The Trailing Finality Layer: A stepping stone to proof of stake in Zcash
At Electric Coin Co. (ECC) we’re exploring a transition in Zcash from the current proof-of-work (PoW) consensus to a proof-of-stake (PoS) consensus. We are proposing a step on this path that we call the Trailing Finality Layer (TFL). If deployed, this would be combined with Zcash’s existing consensus; the resulting consensus protocol at that point would be a hybrid of PoW and PoS.
The overall goal is to enable finality and PoS on Zcash in a minimally disruptive manner. Finality is a guarantee that once a block is finalized, that block and the transactions it contains cannot be rolled back. Finality can reduce delays for some use cases (such as centralized exchange deposit wait times) and enable new improvements such as safer cross-chain bridges.
If the TFL approach is adopted by the Zcash community, it could enable some new use cases, such as staking ZEC to earn protocol rewards, while minimizing disruption to existing use cases. Mining is an example of a process that would be impacted in a hybrid model, as mining rewards would be reduced while the rest of mining infrastructure and processes would remain unchanged.

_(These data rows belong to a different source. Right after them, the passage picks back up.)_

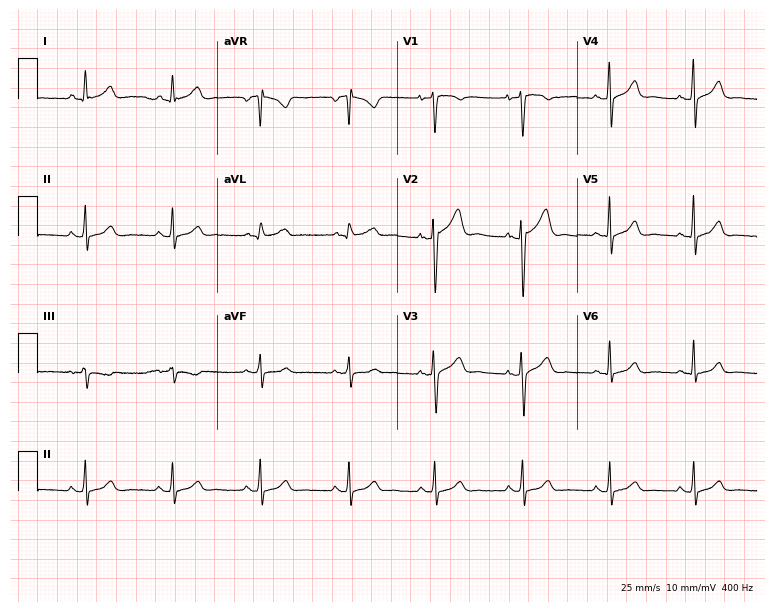
Standard 12-lead ECG recorded from a woman, 36 years old (7.3-second recording at 400 Hz). Read as a normal ECG.
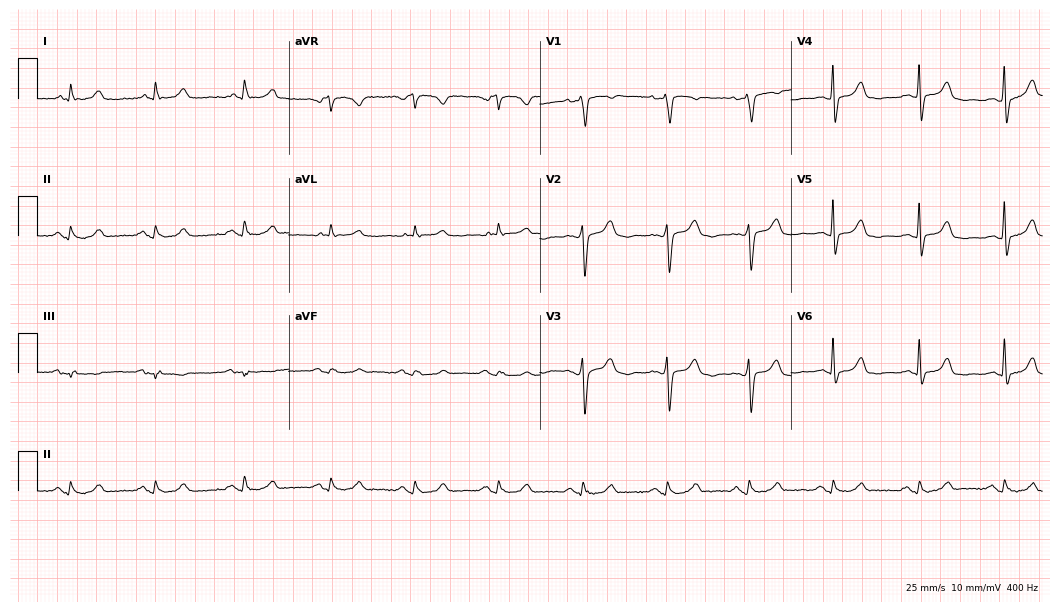
ECG (10.2-second recording at 400 Hz) — a 78-year-old female patient. Labelled as a normal ECG.
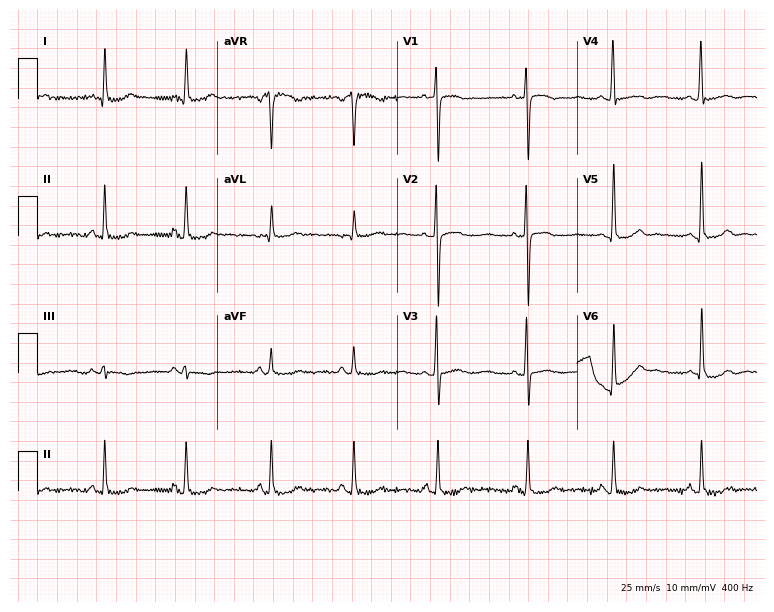
12-lead ECG from a 37-year-old woman (7.3-second recording at 400 Hz). No first-degree AV block, right bundle branch block, left bundle branch block, sinus bradycardia, atrial fibrillation or sinus tachycardia recorded for this tracing. Other findings, if any, are not listed.

We also aim to minimize disruption to analysis of consensus security, as many of the existing consensus properties remain intact in a hybrid model.
We’ve only begun to define the design of this PoW/PoS hybrid protocol. Many key details remain open questions, as we expand on below. By sharing our approach early in this process, we’re aiming to gather and incorporate feedback as we go, find potential collaborators, and stimulate discussion about this approach.
If you’re interested in providing feedback or collaborating on this project, please get in touch! A good opportunity to learn more and join the conversation is to attend (in person or virtually) the Interactive Design of a Zcash Trailing Finality Layer workshop I’m leading at Zcon4. Also feel free to email me, [email protected], about your interest. We’re looking for contributors from a wide range of backgrounds, including technical, product, community, and any Zcash users who want to weigh in as the proposal evolves.
PoS transition background
ECC previously shared our rationale for why we believe it’s in the best interest of current and future ZEC users to transition the protocol to proof of stake in the blog post Should Zcash transition from Proof of Work to Proof of Stake? and the Zcon3 presentation Motivations of Proof of Stake. In 2022, we published a high-level overview of our Proof-of-Stake Research approach, a more detailed Approach, Focus, and Next Steps companion post, and gave a Zcon3 presentation about high-level design challenges in Proof of Stake.
A proof-of-stake transition path
Our vision for a transition to proof of stake includes at least two major milestones:
- Moving Zcash from its current proof-of-work model to a hybrid PoW/PoS system.
- Moving Zcash from a hybrid PoW/PoS system to pure PoS.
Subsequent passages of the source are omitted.